5 minute read

Readability in Dices

Readability Formulas, Readability and Comprehension Processes

For several decades researchers have been concerned with the question of determining how easy or difficult a text will be for a particular reader to comprehend. For example, if a teacher is assigning a textbook to an eighth-grade class, how would the teacher determine whether the class will actually comprehend the book? Writers may also want to consider the comprehensibility of their texts during the writing and revision process. To address these goals, researchers have developed readability indices, which are tools or methods that provide assessments of the comprehensibility of texts. The term readability indices has also been used to describe the legibility of writing or the interest value of texts, but these aspects of readability will not be discussed here. The most effective readability indices for assessing comprehensibility are those that take into account how people actually go about processing the information in texts.

Readability Formulas

Beginning in the 1920s, many efforts were undertaken to describe the readability of texts in terms of objective characteristics that could be measured and analyzed. First, researchers tabulated surface characteristics of written texts that may be related to how difficult the texts would be to comprehend. Some examples of these characteristics are the difficulty or frequency of the words in a text, the average number of syllables per word, and measures of the length or complexity of sentences. These data were then compared with predetermined standards, such as the average grade level of students who could correctly answer a certain percentage of questions generated from the text passage. Text characteristics that provided the most accurate predictions of the standards were judged to be indices of readability. These characteristics were then developed into readability formulas, which were equations that specified how much weight to assign to each characteristic. Probably the most widely used readability formula was one of Rudolf Flesch's, which used the number of syllables per 100 words and the average number of words per sentence.

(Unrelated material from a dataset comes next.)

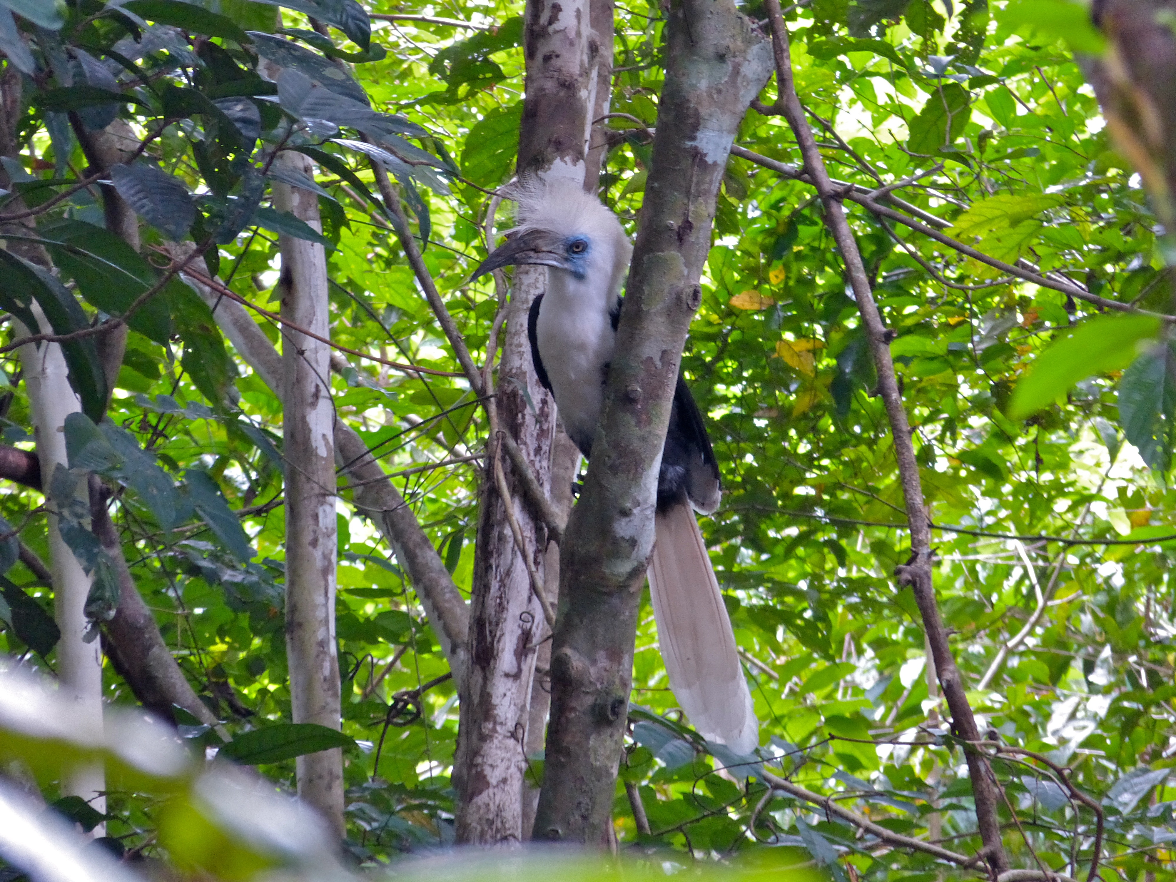 Uncle Tan's Jungle Camp, Kinabatangan River, Sabah, MALAYSIA

Readability formulas also gained favor as guidelines for revising texts to improve comprehensibility. The Flesch formula, for example, implies that texts can be made more comprehensible by using shorter words and shorter sentences. Such guidelines have been used in many contexts and are appealing at least in part because they provide concrete feedback and can be automated. The value of readability formulas is limited, however, because these surface characteristics do not cause texts to be easy or difficult to comprehend. Long words and sentences simply happen to be typical characteristics of texts that are hard to comprehend. This limitation is particularly problematic when considering text revision. In fact, George R. Klare, in a 1963 book titled The Measurement of Readability, reviewed efforts to improve comprehensibility by revising texts to lower the readability scores, and he found this method to be ineffective.

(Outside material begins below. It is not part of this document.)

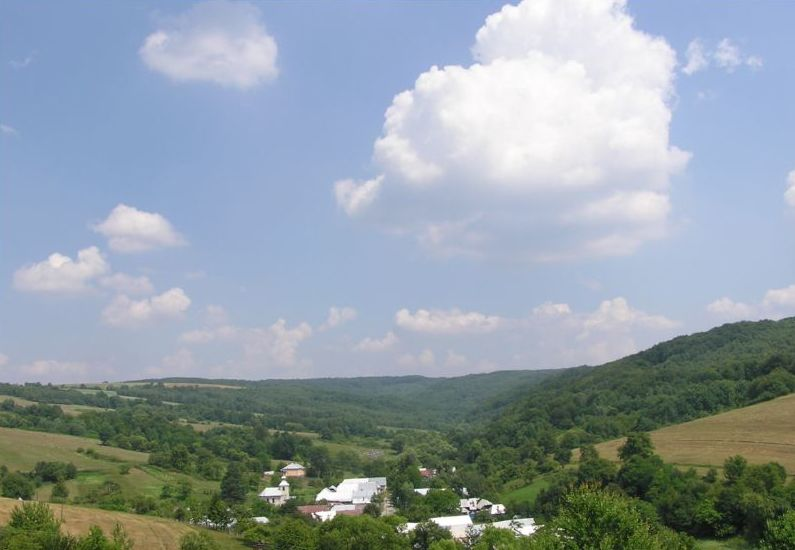 Celkový pohľad

Readability and Comprehension Processes

Since the 1970s, researchers have made great advances in understanding the psychological processes that are involved in reading, and thus the factors that make a text comprehensible. As readers take in information from a text, they attempt to construct a coherent mental representation of the information. Semantic and causal coherence are critical factors that contribute to this process. When current text information is not coherent with previous text information, a reader must generate an inference in order to make sense out of the new information. More coherent texts require fewer inferences and are therefore easier to comprehend. Walter Kintsch and colleagues developed an index of semantic coherence based on the extent to which concepts are repeated across sentences. Tom Trabasso and colleagues have indexed events in a text according to the extent to which they are integral to the causal structure described in the text. Both of these indices of coherence are highly predictive of comprehension. In addition, generating inferences requires readers to use their own knowledge, such that readers with a lot of relevant knowledge will find texts more readable than readers with little knowledge. Readability is therefore not just determined by the text itself but is a product of the interaction between the text and reader.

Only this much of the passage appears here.